Although courts have ruled a government-wide funding freeze is illegal, the administration has managed to delay research funding by canceling scientific meetings and failing to publish forthcoming meetings in the Federal Register, both which are legally required.

“The applicants know what their scores are, they know if their scores are really good they’re very, very likely to be funded, but now they can’t be funded because the advisory councils haven’t met,” said Jeremy Berg, a former director of the National Institute of General Medicine Sciences.

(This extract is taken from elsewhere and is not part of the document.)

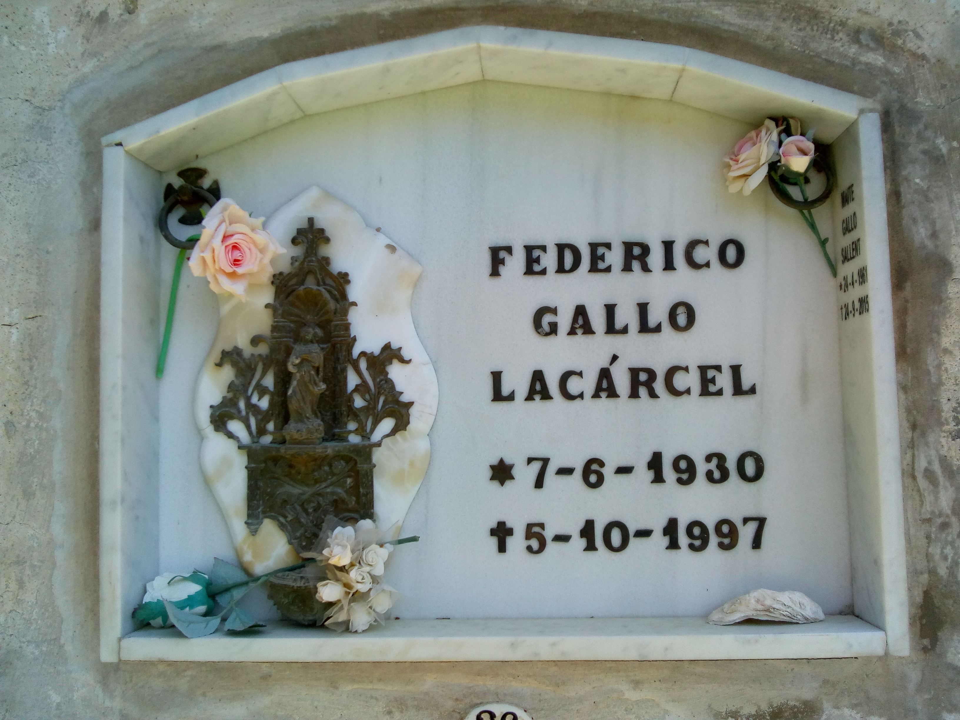 Làpida de Federico Gallo Lacárcel en el cementiri de Sant Quirze Safaja, Moianès, Catalunya.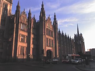 Marischal College as seen from Upperkirkgate in Aberdeen, Scotland.

As the Trump administration seeks to reshape government and cut costs in line with its priorities, scientific institutions, and in particular the $48bn-budgeted National Institutes of Health (NIH), have come under attack.

Funding delays have affected nearly every research field, from pediatric cancer to dementia, as part of a multi-pronged strategy of draconian cuts. Government cost-cutting measures come ahead of an expected push to extend Donald Trump’s 2017 tax cuts, which overwhelmingly enriched the wealthy.

For Alzheimer’s research, the stakes are high. The degenerative condition affects 6.7 million Americans with diagnoses expected to double by 2060. Although it most often affects older adults, the Centers for Disease Control and Prevention (CDC) does not consider Alzheimer’s a normal part of aging.

At least $65m slated for 14 of the nation’s 35 Alzheimer’s disease research centers is now in limbo. Funding for all 14 centers is expected to run out on 30 April.

The critical funding gap comes as senators consider Trump’s nominee to head the NIH, Dr Jay Bhattacharya, a conservative darling who rose to prominence criticizing Covid-19 lockdown measures. Bhattacharya said during his confirmation hearing that he would ensure researchers “have the resources they need”, but repeatedly deflected comments on the administration’s funding freeze and mass layoffs.

Ann D Cohen, an associate professor of psychiatry and an Alzheimer’s disease researcher who has about $3m in delayed funding, is working to “stop the bleeding” and retain her staff – spending hours scouring spreadsheets and seeking temporary funding.

“Our clinicians and our staff are really highly trained, highly skilled people, and to lose them would be devastating,” said Cohen, who spoke in her personal capacity. She is based at the University of Pittsburgh’s Alzheimer’s Disease Research Center. “You don’t just pull those kinds of skill sets out of anyone in the general population.”

an exterior view of a medical complex
The University of Pittsburgh Medical Center houses an Alzheimer’s disease research center. Photograph: WoodsnorthPhotography/Alamy

Pittsburgh’s center alone houses clinical trials, a bank of 1,769 brains, 965 positron emission tomography (PET) scans, 5,000 blood samples and longitudinal data on 6,000-plus patients – altogether accounting for decades of research at an institution that has been funded continuously since 1984.

“Make no mistake: Donald Trump and Elon Musk are slashing research for Alzheimer’s disease to give tax breaks to big corporations,” said Tammy Baldwin, a Democratic sentaor from Wisconsin. Baldwin first identified the cuts this week.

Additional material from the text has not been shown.